Even before Gibson’s arrest for drink driving last July – during which he spouted an anti-Jewish tirade – the film was raising eyebrows in Hollywood. Aside from its bizarre setting and language, it was shot in remote jungles where heavy rains set back its production schedule. During the shoot Gibson also grew a long, straggly beard that gave him the look of a madman (or genius).

He is applying that same eccentricity to promoting the film, hoping to overcome the legacy of his anti-Jewish comments. He has screened it at a science fiction festival in Texas, carefully nurturing Knowles’s participation. He has also shown it at several locations in Oklahoma, Youngblood’s home state The audiences, mostly native American, reacted positively. The result has been a sudden buzz of anticipation about the film and Gibson’s first positive PR since his late-night arrest in Malibu.

Yet he has not entirely been able to escape new controversy. Though The Passion established him as a darling of the right, Apocalypto seems to court a more liberal audience. Gibson sees a link between the collapsing Mayan world and the policies of the White House, and has likened the human sacrifice in the film to the waste of US soldiers’ lives in Iraq.

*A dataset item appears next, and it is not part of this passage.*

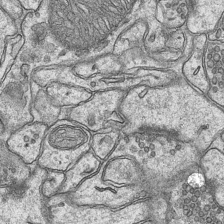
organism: Mouse
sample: CA1 Hippocampus

That has led some conservatives, such as radio talk-show host Michael Medved, to attack Gibson as a sell-out. At the same time, his name is still toxic in Hollywood. ‘If Gibson was on a 12-step programme to recovery, he’s probably on about step two,’ said Lloyd Grove, gossip columnist at the New York Daily News

The task ahead of him in promoting Apocalypto remains enormous. However, he does have a record of pulling off unlikely success. The Passion was shunned by all the major studios, which thought the project was bound to fail. Gibson paid for it himself, marketed it through Christian grassroots networks and churches and ended up with a worldwide blockbuster that netted more than $600m.

After that, no one would write off Apocalypto entirely. There is also one thing playing in Gibson’s favour. In a movie world where everyone loves a dramatic story, no plot line succeeds like a comeback against all the odds. ‘It is an inalienable right in Hollywood to have a happy ending,’ said Grove.